Жми, друг мой. Защелкало, зажужжало… Проявляется?
Нет, ничего нет. Два десятка лет прошло, — испортилось волшебство, улетела куда-то чудесная химия.
Хоть грей подмышкой, хоть дыши на нее, хоть облизывай горячим языком, а так и останется старая фотопластина маленькой копией скандального полотна Малевича, — черным квадратиком, маленьким окошком врезанным в гроб, за коим лишь пустота, ноль всего.

* * *

Моисей сорок лет водил голодранцев по пустыне, дабы истребить в поколениях саму память о рабстве.

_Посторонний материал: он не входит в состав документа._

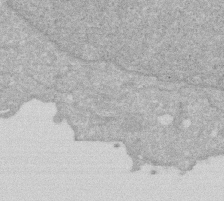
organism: Human
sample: HIV infected U937 cells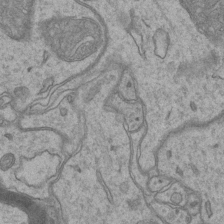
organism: Mouse
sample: CA1 Hippocampus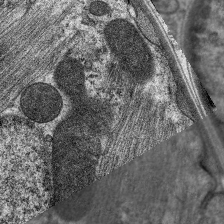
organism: C. elegans
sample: Pharynx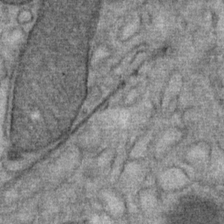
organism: Mouse
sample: Mouse Salivary gland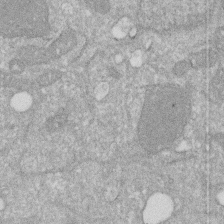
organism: Human
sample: HIV infected U937 cells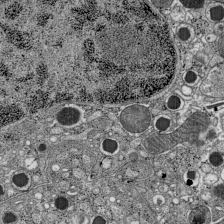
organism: C57BL Mouse
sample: Pancreatic islet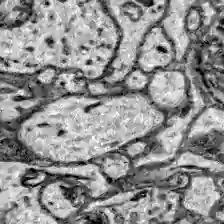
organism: Zebrafish
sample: Brain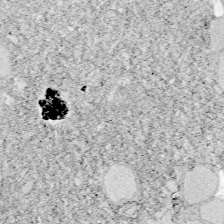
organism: Zebrafish
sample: Whole-Brain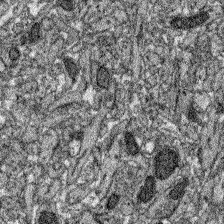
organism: Zebrafish
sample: Larval olfactory bulb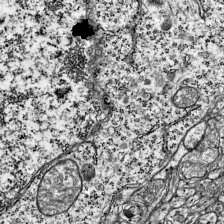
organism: Mouse
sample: Visual Cortex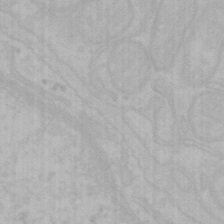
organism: Mouse
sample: Choroid plexus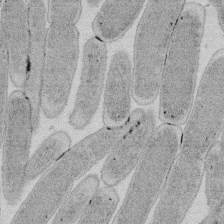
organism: E. coli
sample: Bacterial nucleoid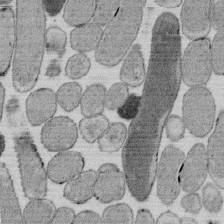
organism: E. coli
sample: Bacterial nucleoid

Наши голодранцы ни о каких Моисеях не слыхивали. Они, как бы лучше сказать..- не очень умеют грамоте. На то и рабы. Нет, счет освоили, даже устный. А читают плохо, и пишут с ошибками. Чего только стоит подаренный мне знакомыми художниками акриловый лист, на котором один из участников выборной гонки, кандидат в мэры, под длинными столбцами цифр, толстенным красным маркером, написал:
«Народ получает правителя, которого он заслуживаИт» Нет, ежели опустить грамматику, (да пес с ней, до нее ли.), то он конечно прав. Никого мы пока не заслуживаем, кроме тех, кто воспользовавшись замешательством задремавших на солнцепеке одряхлевших мудрецов вырвался из каменистой пустоши на краденных дромадерах,
И сегодня, сбыв кому-то по дешевке народную скотинку, в охраняемых пулеметчиками многоэтажных особняках, спрятанных от столь нелюбезных сограждан за высокими бетонными заборами, это все те же персонажи со старых фотографий, со все той же душой вечно голодного, случайно сорвавшегося с прогнившей цепи раба.